[PATCH ipset nf-next] netfilter: ipset: add resched points during set listing

[PATCH ipset nf-next] netfilter: ipset: add resched points during set listing

[Florian Westphal]

When sets are extremely large we can get softlockup during ipset -L.
We could fix this by adding cond_resched_rcu() at the right location
during iteration, but this only works if RCU nesting depth is 1.

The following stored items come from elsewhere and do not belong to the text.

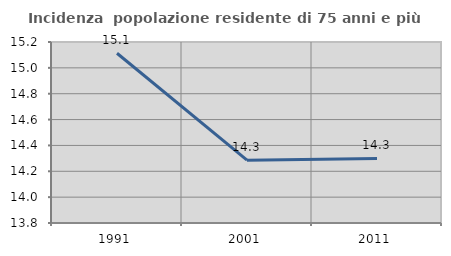
| Category | Incidenza  popolazione residente di 75 anni e più |
|---|---|
| 1991.0 | 15.113 |
| 2001.0 | 14.286 |
| 2011.0 | 14.299 |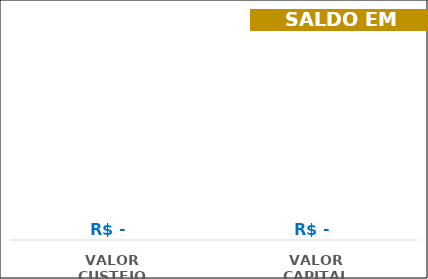
| Category | Series 0 |
|---|---|
| VALOR CUSTEIO | 0 |
| VALOR CAPITAL | 0 |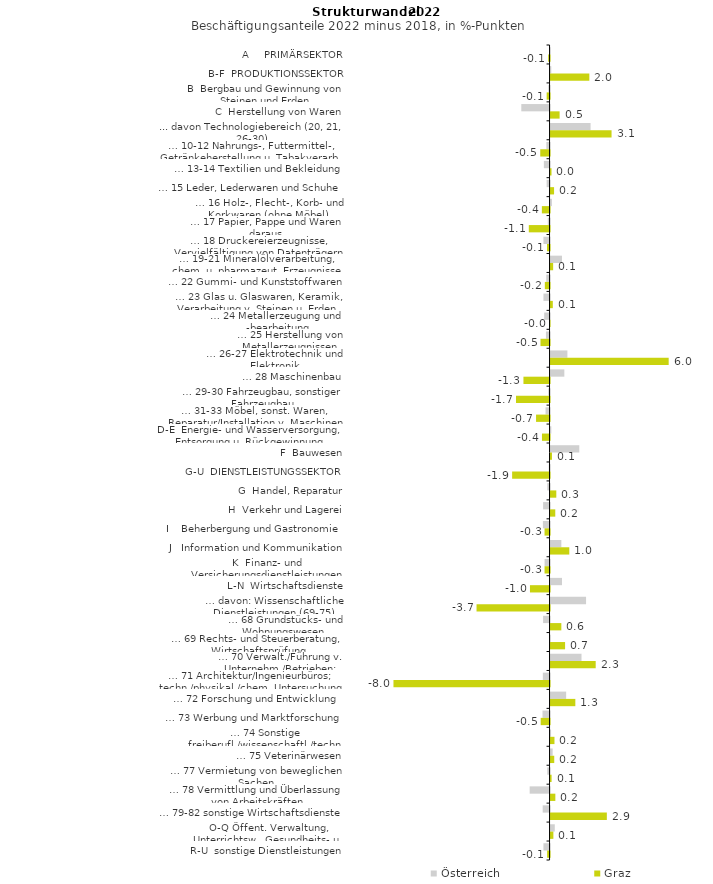
| Category | Österreich | Graz |
|---|---|---|
| A     PRIMÄRSEKTOR | 0.004 | -0.07 |
| B-F  PRODUKTIONSSEKTOR | 0.036 | 1.983 |
| B  Bergbau und Gewinnung von Steinen und Erden | -0.063 | -0.148 |
| C  Herstellung von Waren | -1.445 | 0.463 |
| ... davon Technologiebereich (20, 21, 26-30) | 2.047 | 3.119 |
| … 10-12 Nahrungs-, Futtermittel-, Getränkeherstellung u. Tabakverarb. | -0.163 | -0.475 |
| … 13-14 Textilien und Bekleidung | -0.292 | 0.048 |
| … 15 Leder, Lederwaren und Schuhe | -0.15 | 0.18 |
| … 16 Holz-, Flecht-, Korb- und Korkwaren (ohne Möbel)  | 0.068 | -0.394 |
| … 17 Papier, Pappe und Waren daraus  | -0.09 | -1.061 |
| … 18 Druckereierzeugnisse, Vervielfältigung von Datenträgern | -0.314 | -0.131 |
| … 19-21 Mineralölverarbeitung, chem. u. pharmazeut. Erzeugnisse | 0.584 | 0.133 |
| … 22 Gummi- und Kunststoffwaren | -0.168 | -0.241 |
| … 23 Glas u. Glaswaren, Keramik, Verarbeitung v. Steinen u. Erden  | -0.312 | 0.116 |
| … 24 Metallerzeugung und -bearbeitung | -0.276 | -0.006 |
| … 25 Herstellung von Metallerzeugnissen  | -0.185 | -0.463 |
| … 26-27 Elektrotechnik und Elektronik | 0.862 | 6.04 |
| … 28 Maschinenbau | 0.705 | -1.335 |
| … 29-30 Fahrzeugbau, sonstiger Fahrzeugbau | -0.066 | -1.715 |
| … 31-33 Möbel, sonst. Waren, Reparatur/Installation v. Maschinen | -0.204 | -0.691 |
| D-E  Energie- und Wasserversorgung, Entsorgung u. Rückgewinnung | 0.038 | -0.388 |
| F  Bauwesen | 1.469 | 0.072 |
| G-U  DIENSTLEISTUNGSSEKTOR | -0.04 | -1.914 |
| G  Handel, Reparatur | -0.115 | 0.294 |
| H  Verkehr und Lagerei | -0.33 | 0.241 |
| I    Beherbergung und Gastronomie | -0.34 | -0.256 |
| J   Information und Kommunikation | 0.551 | 0.959 |
| K  Finanz- und Versicherungsdienstleistungen | -0.255 | -0.256 |
| L-N  Wirtschaftsdienste | 0.586 | -1.002 |
| … davon: Wissenschaftliche Dienstleistungen (69-75) | 1.815 | -3.734 |
| … 68 Grundstücks- und Wohnungswesen  | -0.331 | 0.552 |
| … 69 Rechts- und Steuerberatung, Wirtschaftsprüfung | 0.008 | 0.743 |
| … 70 Verwalt./Führung v. Unternehm./Betrieben; Unternehmensberat. | 1.583 | 2.308 |
| … 71 Architektur/Ingenieurbüros; techn./physikal./chem. Untersuchung | -0.344 | -7.982 |
| … 72 Forschung und Entwicklung  | 0.797 | 1.267 |
| … 73 Werbung und Marktforschung | -0.361 | -0.454 |
| … 74 Sonstige freiberufl./wissenschaftl./techn. Tätigkeiten | 0.025 | 0.2 |
| … 75 Veterinärwesen | 0.108 | 0.188 |
| … 77 Vermietung von beweglichen Sachen  | -0.116 | 0.053 |
| … 78 Vermittlung und Überlassung von Arbeitskräften | -1.018 | 0.245 |
| … 79-82 sonstige Wirtschaftsdienste | -0.351 | 2.879 |
| O-Q Öffent. Verwaltung, Unterrichtsw., Gesundheits- u. Sozialwesen | 0.216 | 0.144 |
| R-U  sonstige Dienstleistungen | -0.314 | -0.123 |

At this time entire variant->list() is called under under rcu_read_lock_bh.
This used to be a read_lock_bh() but as rcu doesn't really lock anything,
it does not appear to be needed, so remove it (ipset increments set
reference count before this, so a set deletion should not be possible).

Reported-by: Li Shuang <shuali@redhat.com>
Signed-off-by: Florian Westphal <fw@strlen.de>
---
 net/netfilter/ipset/ip_set_bitmap_gen.h | 1 +
 net/netfilter/ipset/ip_set_core.c       | 2 --
 net/netfilter/ipset/ip_set_hash_gen.h   | 1 +
 3 files changed, 2 insertions(+), 2 deletions(-)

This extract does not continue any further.